In [None]:
%pyspark

from pyspark.sql import SparkSession
spark = SparkSession.builder.appName("spark-dataframe").getOrCreate()
spark

In [1]:
%pyspark

filepath = "file:////home/ubuntu/working/spark-examples/data/titanic_train.csv"

titanic_sdf = spark.read.csv(filepath, inferSchema=True, header=True)

In [2]:
%pyspark

titanic_sdf.show()

In [3]:
%pyspark

z.show(titanic_sdf)

In [4]:
%pyspark

titanic_sdf.createOrReplaceTempView("titanic")

In [5]:
%pyspark
query = """
    SELECT * FROM titanic
"""
z.show(spark.sql(query))

### DataLake -> DataWarehouse
- survived, pclass, sex, age, Fare


In [7]:
%pyspark

query = """
    SELECT
        t.Survived, t.Sex, t.Pclass, t.Fare, t.Age
    FROM titanic t 
"""

titanic_wh = spark.sql(query)
z.show(titanic_wh)

In [8]:
%pyspark
titanic_wh.createOrReplaceTempView("titanic")

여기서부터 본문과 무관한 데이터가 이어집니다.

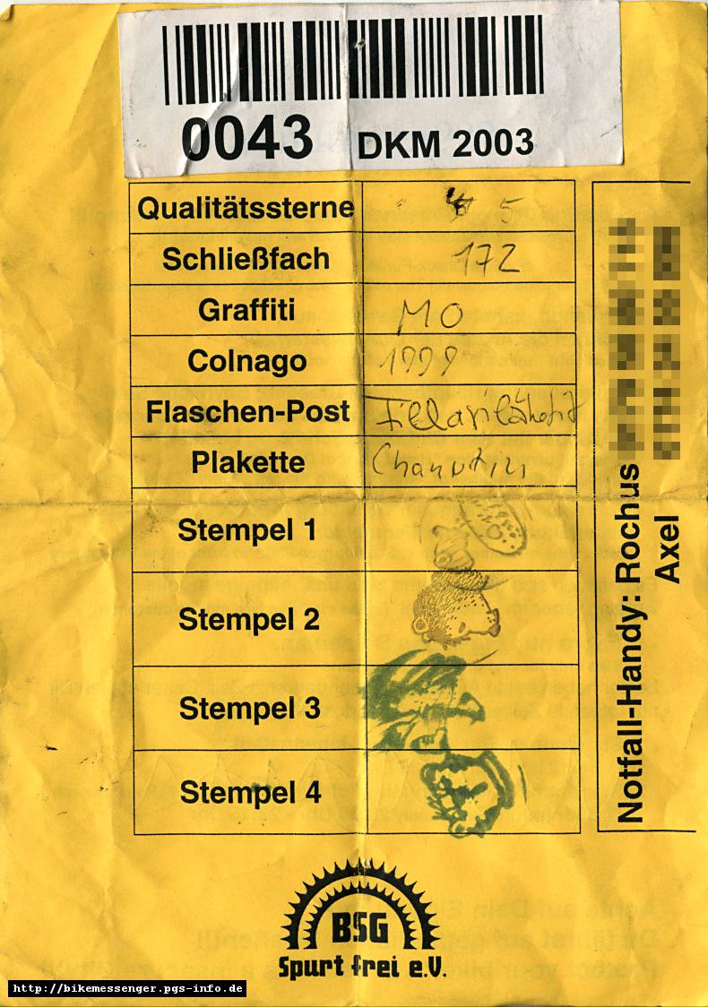 Manifest der Deutschen Kuriermeisterschaft DKM 2003 in Dresden. Personenbezogene Angaben auf dem Manifest wurden anonymisiert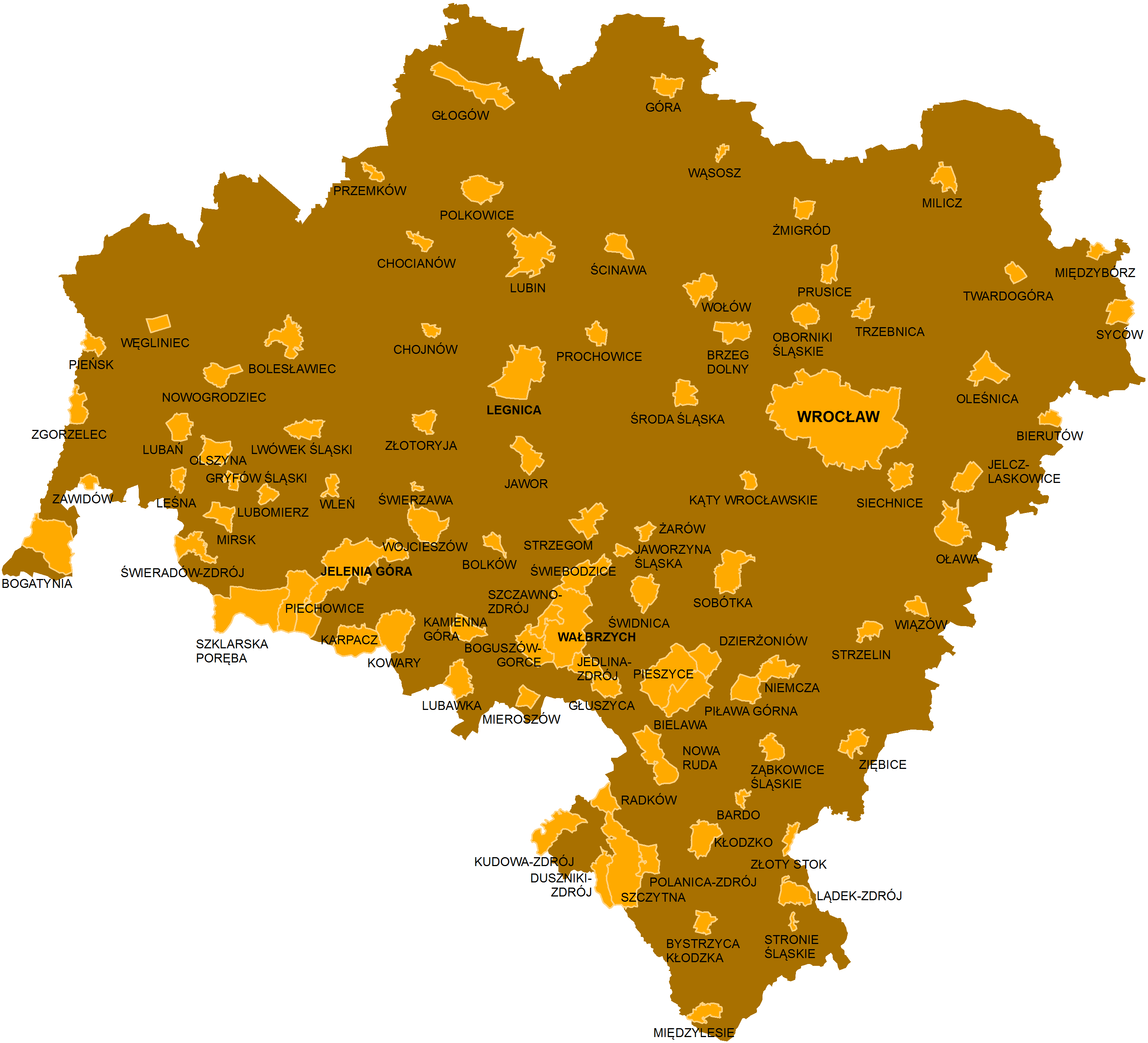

## DataWarehouse -> DataMart

In [None]:
## Fare 요금 이상치 제거

In [10]:
%pyspark
import pyspark.sql.functions as F

# Q1, Q3 범위 정의
q1 = titanic_wh.approxQuantile("Fare", [0.25], 0.05)[0]
q3 = titanic_wh.approxQuantile("Fare", [0.75], 0.05)[0]

# IQR 계산
iqr = q3 - q1

# 이상치 제거를 위한 상한선과 하한선 계산
lower_bound = q1 - 1.5 * iqr
upper_bound = q3 + 1.5 * iqr

filtered_df = titanic_wh.filter((F.col("Fare") >= lower_bound) & (F.col("Fare") <= upper_bound))
filtered_df.show()

In [11]:
%pyspark

filtered_df.createOrReplaceTempView("titanic")

In [12]:
%pyspark
query = """
    SELECT *
    FROM titanic
"""

z.show(spark.sql(query))

In [None]:
## 결측치 확인 후 제거

In [13]:
%pyspark


query = """

    SELECT *
    FROM titanic
    WHERE Age is not null
      AND Survived is not null
      AND Sex is not null
      AND Pclass is not null
"""
titanic_result = spark.sql(query)
z.show(titanic_result)

In [None]:
%pyspark 

titanic_result.createOrReplaceTempView("titanic")

In [None]:
## 나이대 컬럼 추가

In [14]:
%pyspark

def age_grade(age):
    age_grade = int(age/10)*10
    return age_grade

In [15]:
%pyspark
from pyspark.sql.types import LongType

spark.udf.register('age_grade', age_grade, LongType())

In [16]:
%pyspark

query = """
    SELECT
        *, age_grade(Age) as Age_grade
    FROM titanic
"""
titanic_result = spark.sql(query)
z.show(titanic_result)

In [17]:
%pyspark 
# DataMart

titanic_result.createOrReplaceTempView("titanic")

# EDA 계획

- 생존한 남녀 수 비교 (count)
- 남녀의 생존 비율
- Pclass 별 Fare 
- Pclass 별 생존한 사람 수
- 나이대 컬럼 생성해 나이대 별 생존한 사람 수

In [19]:
%pyspark
# 전체 남녀 수 비교 (count)

query = """
    SELECT *
    FROM titanic
"""
z.show(spark.sql(query))

In [20]:
%pyspark
# 생존한 남녀 수 비교

query = """
    SELECT *
    FROM titanic
"""
z.show(spark.sql(query))

In [21]:
%pyspark
# 남녀의 생존 비율
# - Survived AVG : 생존은 1, 사망은 0 이므로 avg = 생존한 사람 수 / 전체 사람 수 = 1의 개수 / 전체 개수

query = """
    SELECT *
    FROM titanic
"""
z.show(spark.sql(query))

In [22]:
%pyspark

# Pclass 별 Fare

query = """
    SELECT t.Pclass, t.Fare
    FROM titanic t
"""
z.show(spark.sql(query))

In [23]:
%pyspark
query = """
    SELECT *
    FROM titanic 
"""
z.show(spark.sql(query))

In [24]:
%pyspark
query = """
    SELECT *
    FROM titanic 
"""
z.show(spark.sql(query))

In [25]:
%pyspark
# 나이대 생존 수
query = """
    SELECT *
    FROM titanic 
"""
z.show(spark.sql(query))

In [26]:
%pyspark
spark.stop()